(I've been writing about the greatest piano concerti of the last hundred years. My previous posts are here and here and here.)
Maurice Ravel’s fans had been wondering for about thirty years when he was finally going to write a piano concerto, but he kept putting it off.
In 1928, he visited New York City. At first, frightened by the prospect of Prohibition, Ravel stopped drinking before the trip. But when told there would be plenty of illegal French wine, he started up again. Upon his arrival at his Manhattan hotel room, his first question was, “Are my cigarettes here?” They were indeed; he simply couldn’t live without his Caporals. He had brought twenty pairs of pajamas with him; his fifty-seven ties had to be adjusted, as they were half an inch too long. He visited Connie’s Inn in Harlem, and George Gershwin, who wanted to take lessons from him (Ravel discouraged him, telling him that it was better to write good Gershwin than bad Ravel), took him to the Savoy Ballroom. Ravel had heard jazz before, but this was the real thing. His imagination was set aflame.
Ravel’s jazz-influenced piano concerto was not completed immediately upon his return to Europe, however. First came his infamous Bolero. Then came his piano concerto for the left hand, in one dark and unsettling movement. The piano concerto in G was finally finished in 1931.
It opens theatrically, with a crack of a whip, followed by a solo piccolo playing over piano arpeggios. It’s a crazy beginning. It then moves in fits and starts, with moments of wild abandon alternating with moments of great tenderness. But what I find most astonishing about it is its direct lifting of one of the central motifs of Gerswhin’s Rhapsody in Blue.

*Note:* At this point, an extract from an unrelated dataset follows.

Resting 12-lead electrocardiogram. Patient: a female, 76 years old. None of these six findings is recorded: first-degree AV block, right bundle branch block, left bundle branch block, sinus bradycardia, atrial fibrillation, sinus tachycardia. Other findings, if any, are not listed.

The second movement couldn’t be more of a contrast. Modeled on the second movement of Mozart’s clarinet quintet, it’s smooth and glacial. It begins with three minutes of a lilting and very slow waltz played by an unaccompanied piano. There are no fireworks here: the piano part is kept as simple as possible. Even Ravel, a terrible pianist, probably played it quite well. When the orchestra enters and touches of dissonance appear, the placidity and simplicity remain. It always brings tears to my eyes.
The third movement begins with a brass fanfare and a drum roll, followed by some extremely fast and rhythmic piano playing in G; suddenly piccolo and trombone enter in an entirely different key. The jarring contrasts continue, with martial elements jousting with cartoon music. Gershwin is back, to a degree (especially in the trombone parts), but here the jazz is undercut by fugal elements and extremely strict time—no swing appears.
The concerto as a whole is brilliant, quite mad, and very showoffy. Martha Argerich, with Claudio Abbado conducting the Berliner Philharmoniker, does it full justice.